_Your objective_. Look through the data below for the line with "Mercedes-Benz 220, Bauzeit 1951–1954" and the line with "Пожертви православних прихожан", then transcribe exactly from the first through the second, leaving out all pictures.

_Data listing_.
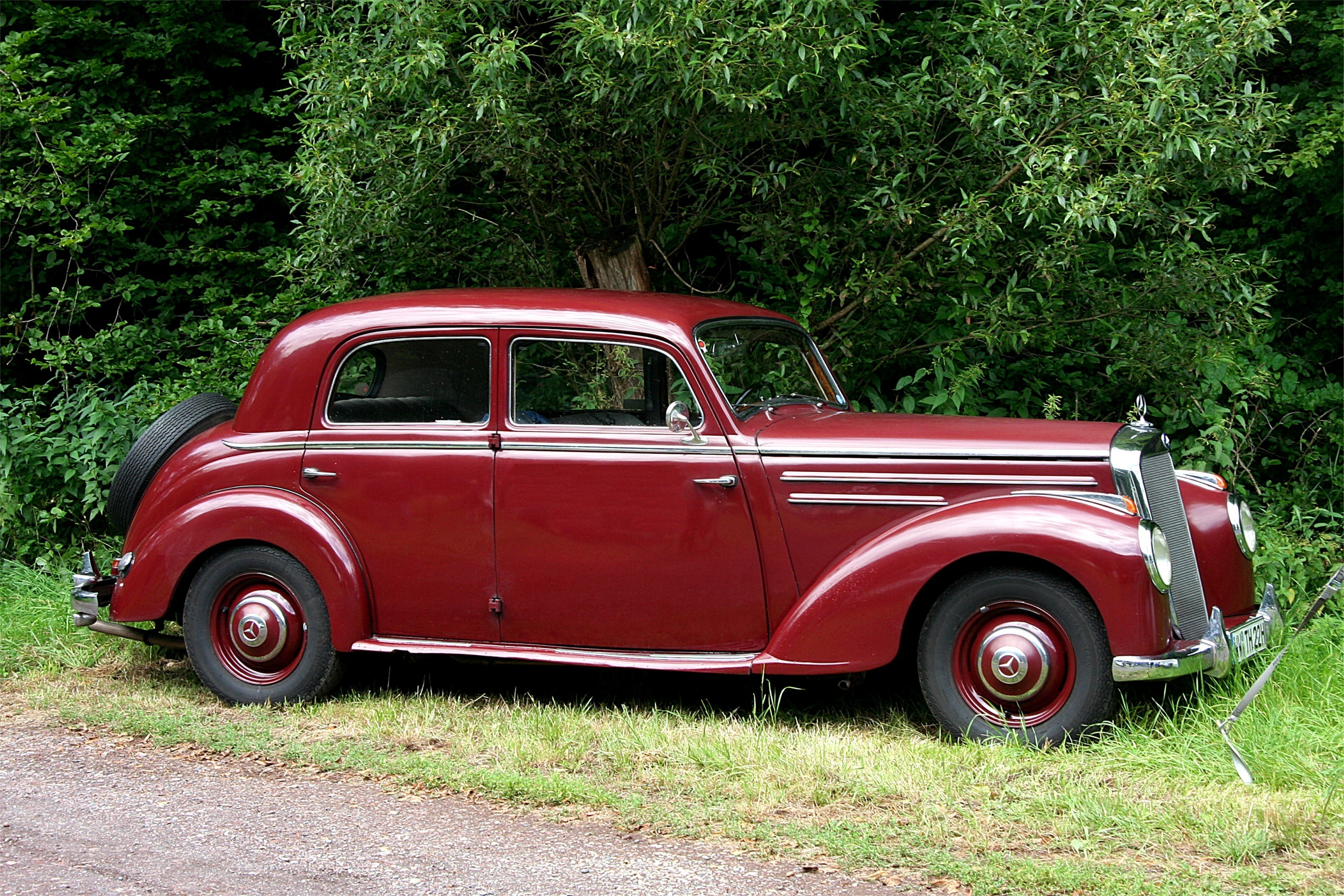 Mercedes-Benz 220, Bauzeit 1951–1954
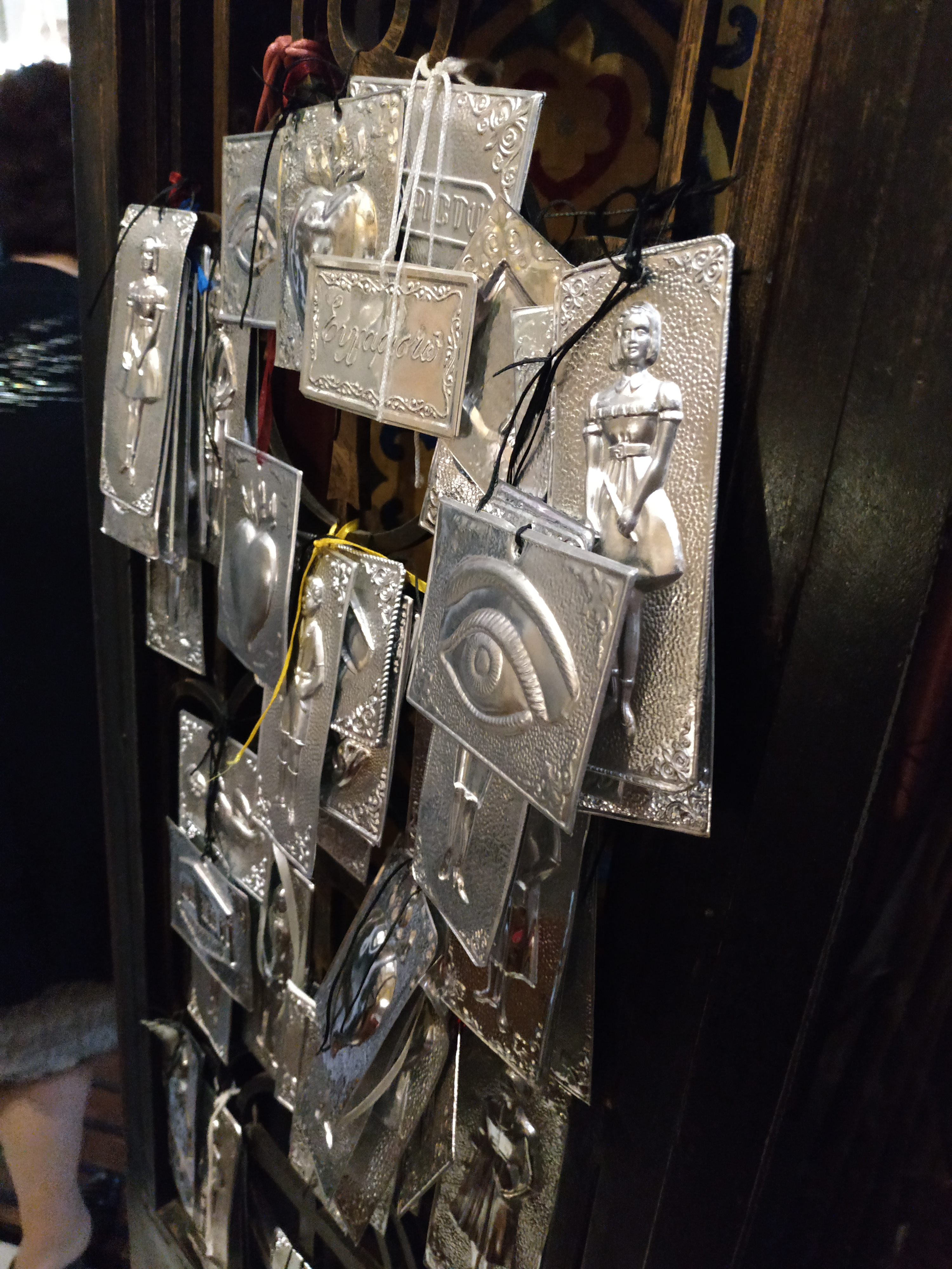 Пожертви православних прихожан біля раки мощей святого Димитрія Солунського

---

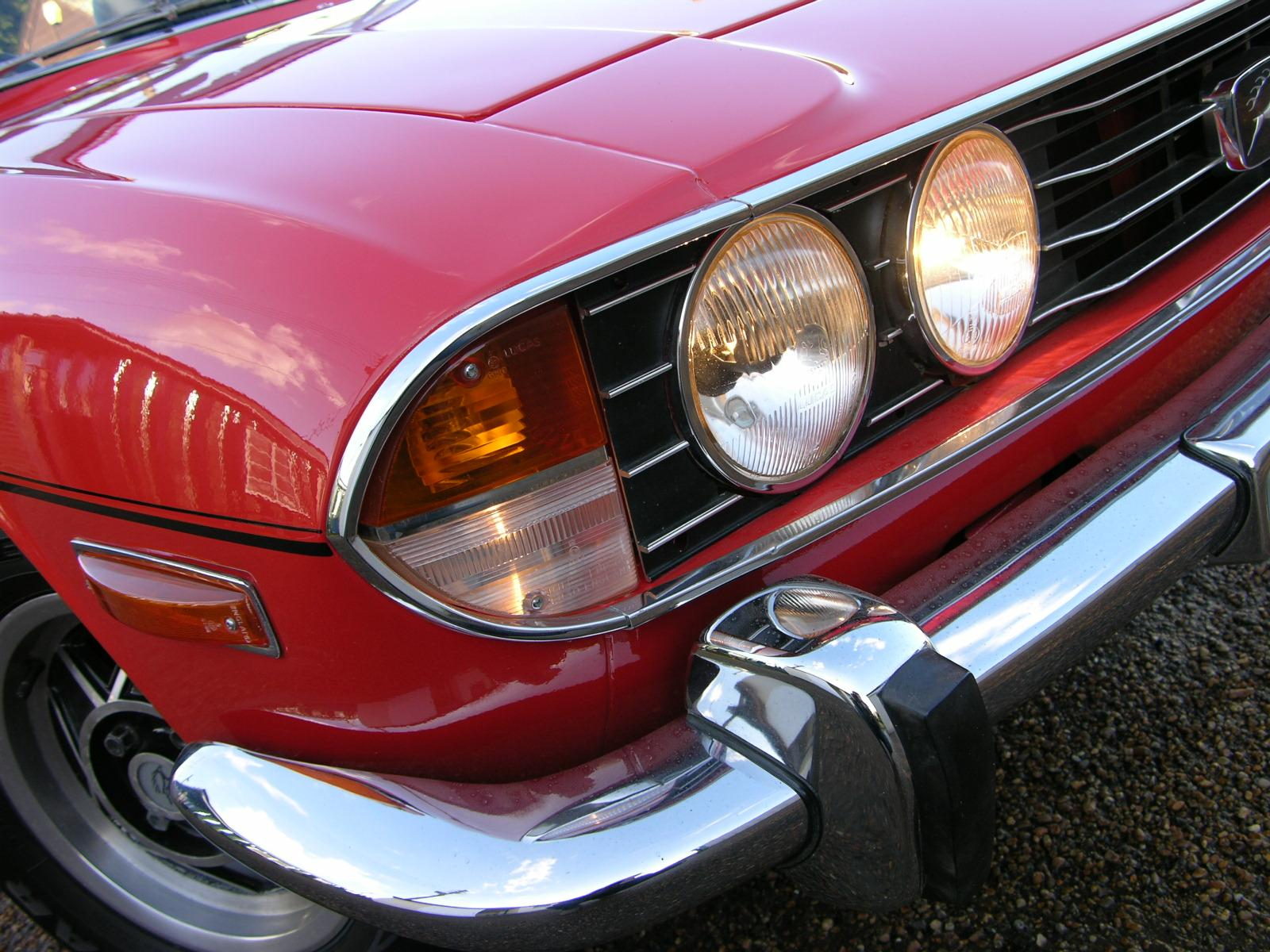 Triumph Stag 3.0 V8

_Answer for this exercise_.
 Mercedes-Benz 220, Bauzeit 1951–1954
 Пожертви православних прихожан біля раки мощей святого Димитрія Солунського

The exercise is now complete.